Als Leiterin des Balletts "Plus" kam sie weit herum, so gab es Auftritte auf Zypern, in Bulgarien, Syrien, Libanon und der Türkei. Bis zu ihrer Umsiedlung nach Kiel gewann sie eine Reihe von Preisen und Auszeichnungen. Warum sie nach Kiel kam? Als Aussiedlerin war sie mit ihrem Mann und ihren zwei Kindern in der Kaserne in Neumünster und wurde dort gefragt, ob sie nach Kiel oder Lübeck wollte. Kiel, dachte sie, sei die Hauptstadt von Schleswig-Holstein - dort erhoffte sie sich Möglichkeiten, ihren künstlerischen Beruf fortzusetzen.

Die Kurse an der Volkshochschule befriedigten sie nicht. Sie wollte nicht ein- oder zweimal pro Woche Flamenco-Unterricht geben, sie wollte mehr. Und die Schülerinnen an der VHS fühlten sich überfordert.
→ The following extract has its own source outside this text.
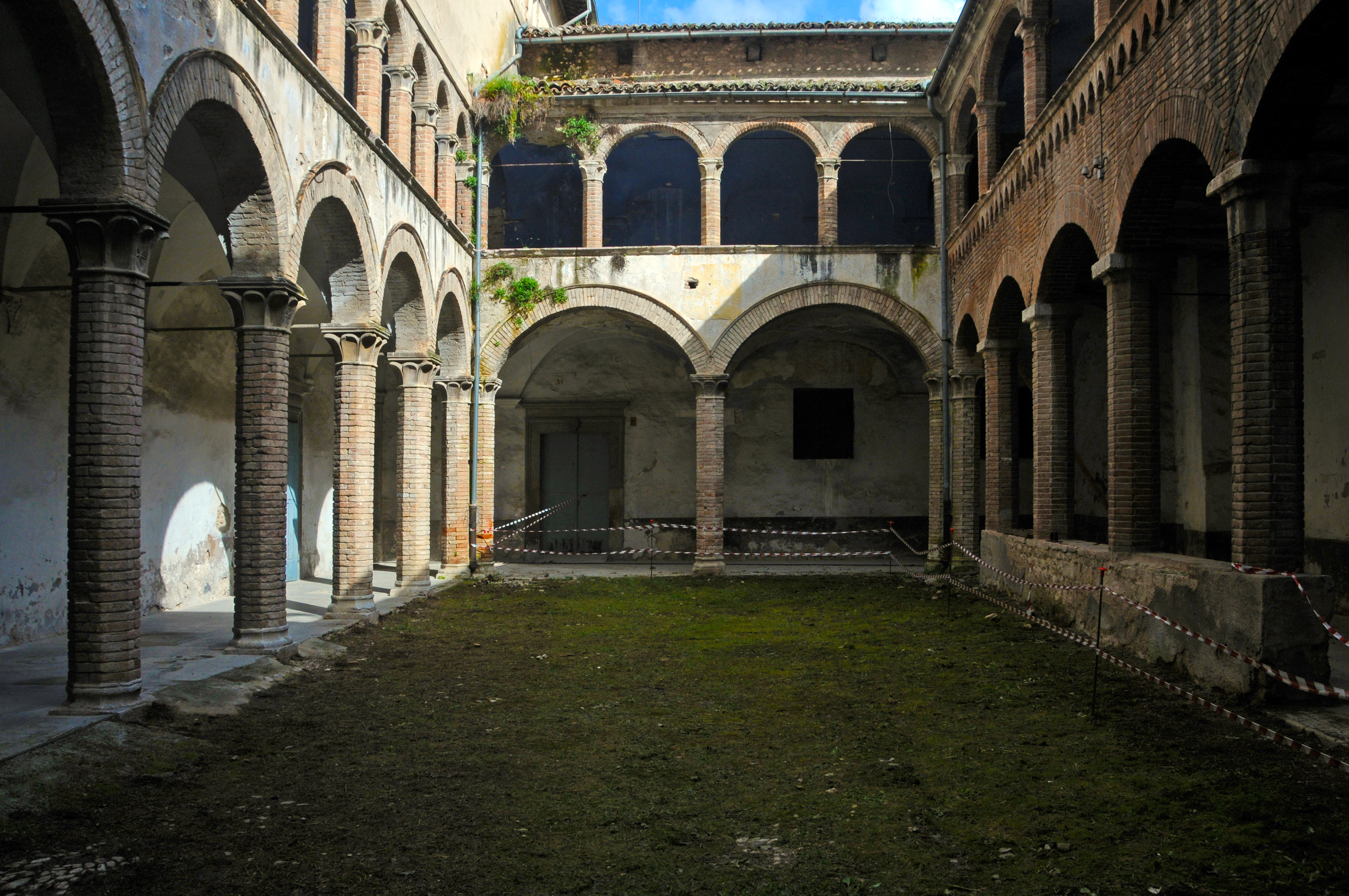 Monastero della Stella portico trecentesco

Im Polizeisportverein Kiel fand sie ihre neue künstlerische Heimat. Hier gründete sie das K-System, eine Formation, die sie als "Dance Company" bezeichnet. Eine Kindergruppe mit 25 Mitgliedern, darunter sechs "normale" Deutsche, die anderen Aussiedler oder Russinnen, soll später den Nachwuchs bilden. Die Jugendgruppe, 20 Mädchen zwischen 10 und 14 Jahren, alle aus Russland, kann schon eigene Auftritte absolvieren. Und die "erwachsene" Gruppe, die Elena Kraft trotzdem als "Mädchen" bezeichnet, besteht aus ungefähr 20 Mitgliedern zwischen 16 und 37 Jahren, zwei von ihnen männlich. Vier Mädchen (oder junge Frauen) kommen aus Kasachstan und gehörten dort schon ihrer Gruppe an, vier andere haben bereits in Russland Tanzausbildungen absolviert. Die Gruppe ist schon zur Polizeisportschau 2001 und 2002 aufgetreten, beim Kieler-Woche-Ball 2001, bei den Interkulturellen Wochen 2002 in Kiel und Ostholstein (Neustadt), beim Internationalen Gymnastiktreff - und eigentlich wollen alle viel öfter auftreten.
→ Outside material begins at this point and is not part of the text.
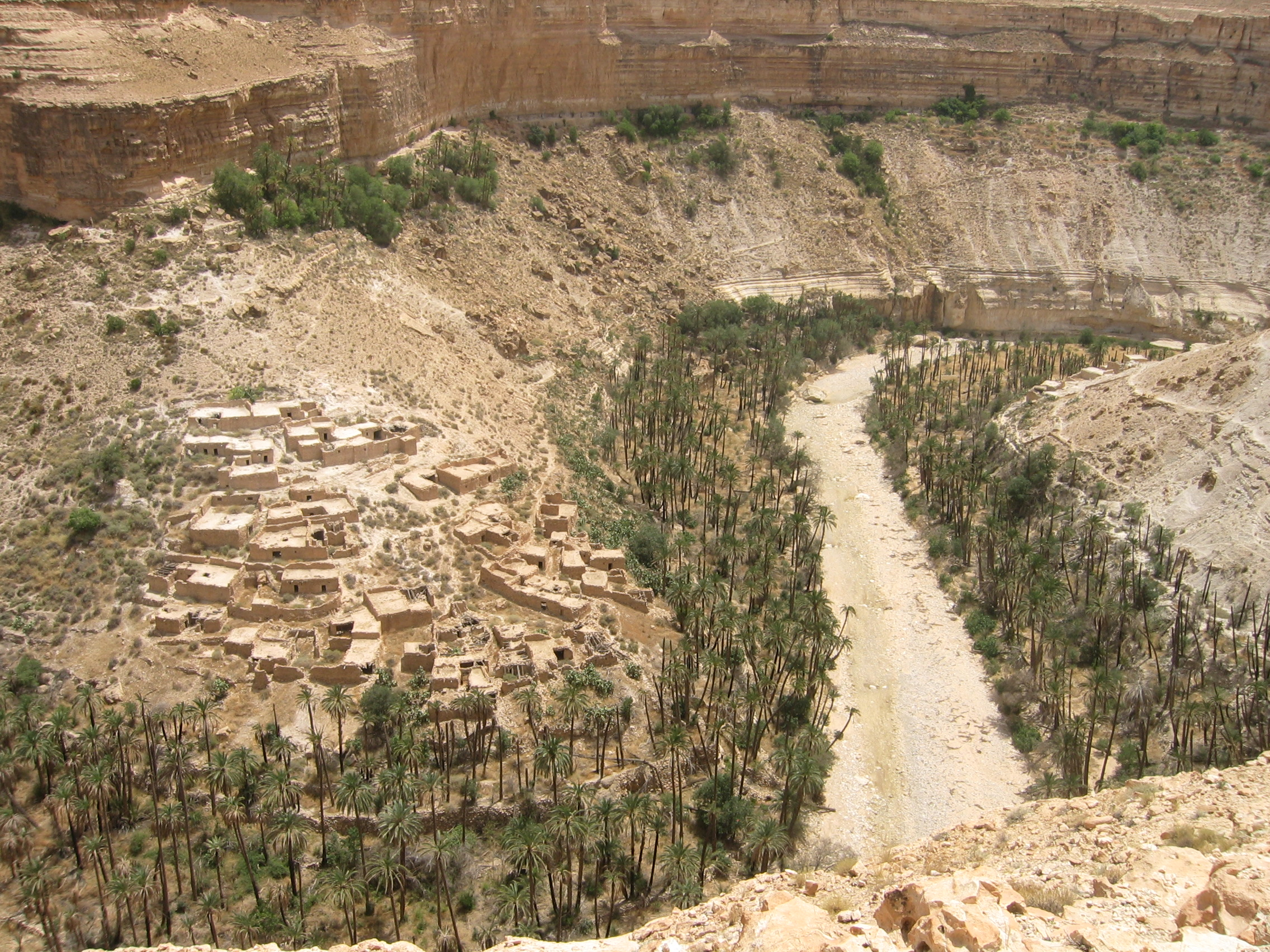 Ancien village de thitchalt de aït mansour dans le canyon du Ghoufi de la région des Aurès (wilaya de Batna, Algérie).

Die Kostüme hat Elena Kraft selbst genäht, den Stoff von ihrer knappen Sozialhilfe in Hamburg gekauft. Die Bühne, die sie brauchen, kann gar nicht groß genug sein, aber mit weniger als acht mal sechs Metern braucht man es gar nicht zu versuchen. Eine Musikanlage muss natürlich da sein, und 2003 soll auch ein 90-minütiges Show-Programm fertig sein.

Die Gruppe trainiert dreimal pro Woche, zusammen neun Stunden. Und das überfordert die Mitglieder nicht. Elena Sereguina, Russin, seit zweieinhalb Jahren hier und von Anfang an dabei, will mal Tanz- und Gymnastiklehrerin werden. Sie wünscht sich viele weitere Mitglieder der Dance Company K-System und mehr Auftrittsmöglichkeiten.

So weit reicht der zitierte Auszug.